Note, that the characteristic quantities along RC bar after appearance of the first crack in Figure 4 are depicted with respect to the undeformed length of the bar L.

The uncracked concrete cover to the left and right of the crack, that is, at intervals $[0,^{-} x_{c}^{r}]$ and $[^{+} x_{c}^{r}, L]$ , still complies with equations (2)–(4). Similarly, equations (5)–(7) continue to apply along the entire length of the reinforcing bar on interval [0, L]. At intervals $[0,^{-} x_{c}^{r}]$ and $[^{+} x_{c}^{r}, L]$ , where uncracked concrete cover and reinforcing bar are in continuous contact, constraining equations (8)–(9) also apply, together with the constitutive law of contact, equation (10). Additionally, the following two boundary conditions at the crack also apply

\begin{array}{l} x =^{-} x_{c}^{r} : - N_{c} (^{-} x_{c}^{r}) + N^{r} = 0 \end{array}

(19)

\begin{array}{l} x =^{+} x_{c}^{r} : N_{c} (^{+} x_{c}^{r}) - N^{r} = 0 \end{array}

(20)

N^r denotes axial force at the crack and depends on constitutive law of crack propagation, which is formulated as relationship σ^r − r

N^{r} = N^{r, c} = σ^{r} (r) A_{c}

(21)

In order to determine 11 unknown quantities of tensile RC bar (u_c, u_s, ɛ_c, ɛ_s, N_c, N_s, p_X,c, p_X,s, Δ, r and N^r), nine governing equations (2)–(10) must be solved, together with kinematic relationship (18) and constitutive equation of the crack (21).

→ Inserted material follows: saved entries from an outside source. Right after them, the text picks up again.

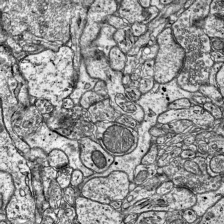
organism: Mouse
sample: Visual Cortex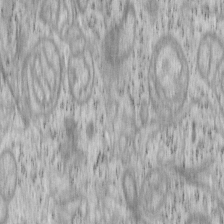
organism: Human
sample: HeLa cells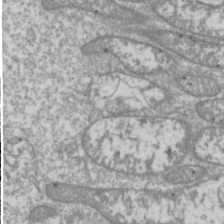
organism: Drosophila
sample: Cell division; meiosis; drosophila spermatocytes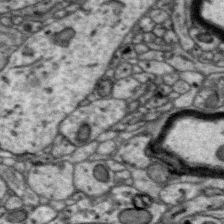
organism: Zebra finch
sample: Brain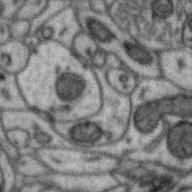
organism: Zebra finch
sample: Brain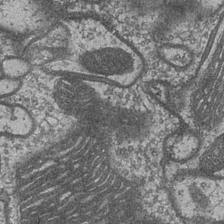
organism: Drosophila
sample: Optic medulla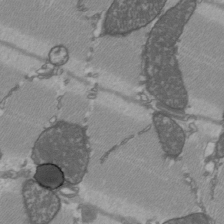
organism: C57BL Mouse
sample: Heart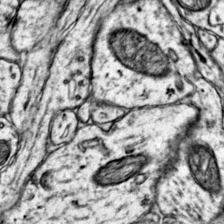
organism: Mouse
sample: Primary visual cortex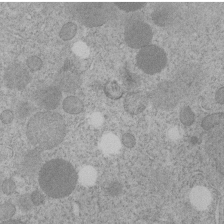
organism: C. elegans
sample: C. elegans embryo early stage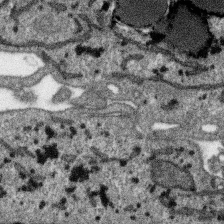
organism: Human
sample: Lung epithelial cells infected with SARS-CoV-2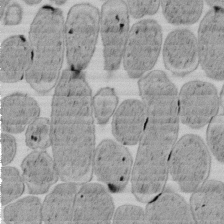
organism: E. coli
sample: Bacterial nucleoid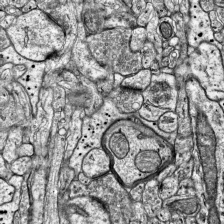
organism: Mouse
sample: Visual Cortex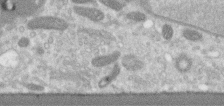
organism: Human
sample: Centriole in RPE cells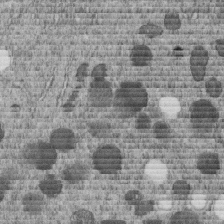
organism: C. elegans
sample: C. elegans embryo early stage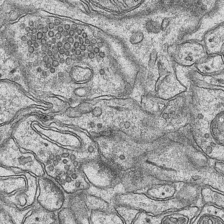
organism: Mouse
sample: CA1 Hippocampus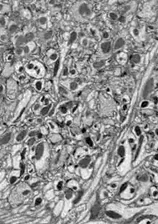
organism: Drosophila
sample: Optic lobe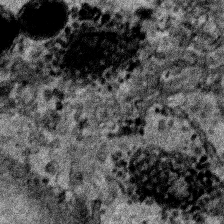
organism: Human
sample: Mitochondria in HCT116 cells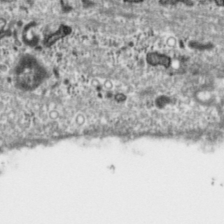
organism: Toxoplasma gondii
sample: Parasites in a vacuole inside a host cell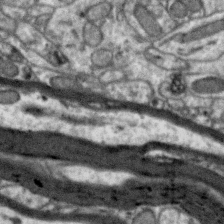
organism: Zebra finch
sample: Brain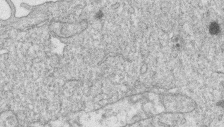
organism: Human
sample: HeLa cell HIV synapse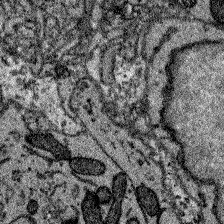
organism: Zebrafish
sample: Larval olfactory bulb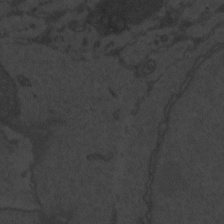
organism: Zebrafish
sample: Macrophage infected with Toxoplasma gondii

Finite element formulation

The novel family of strain finite elements is derived hereinafter on a basis of modified principle of virtual work, written for entire RC bar with one crack. Note, that the discrete crack is considered as an ‘excluded’ point of the finite element. However, a system of discrete generalized equilibrium equations of finite element without crack is briefly presented first. This system of equations is applicable in the model of RC bar with discrete crack at ‘excluded’ point previous to cracking, and has already been presented in detail by Bajc et al. (2013, 2018).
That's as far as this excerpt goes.